Exercise aim:
Below are some records. Pull every line that contains the word "wrist".

Information provided:
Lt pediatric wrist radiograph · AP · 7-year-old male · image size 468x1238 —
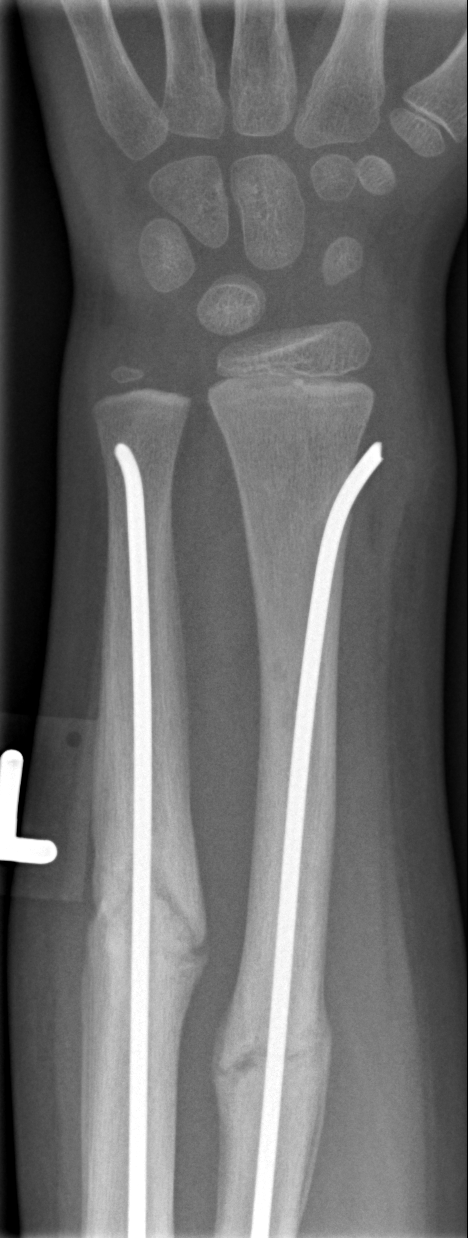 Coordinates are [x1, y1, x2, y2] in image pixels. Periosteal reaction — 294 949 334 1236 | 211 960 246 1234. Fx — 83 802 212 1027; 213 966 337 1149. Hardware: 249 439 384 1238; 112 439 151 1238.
---
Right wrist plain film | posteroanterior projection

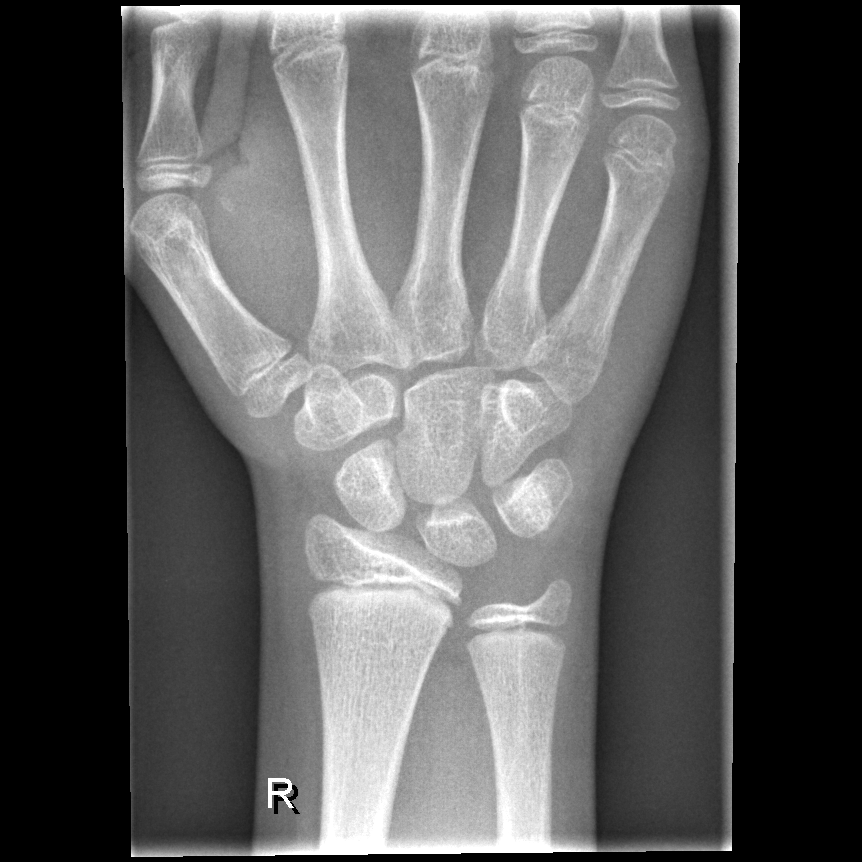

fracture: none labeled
--
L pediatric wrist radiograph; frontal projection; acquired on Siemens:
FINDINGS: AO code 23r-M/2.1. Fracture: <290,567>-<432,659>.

Solved problem:
Lt pediatric wrist radiograph · AP · 7-year-old male · image size 468x1238 —
Right wrist plain film | posteroanterior projection
L pediatric wrist radiograph; frontal projection; acquired on Siemens:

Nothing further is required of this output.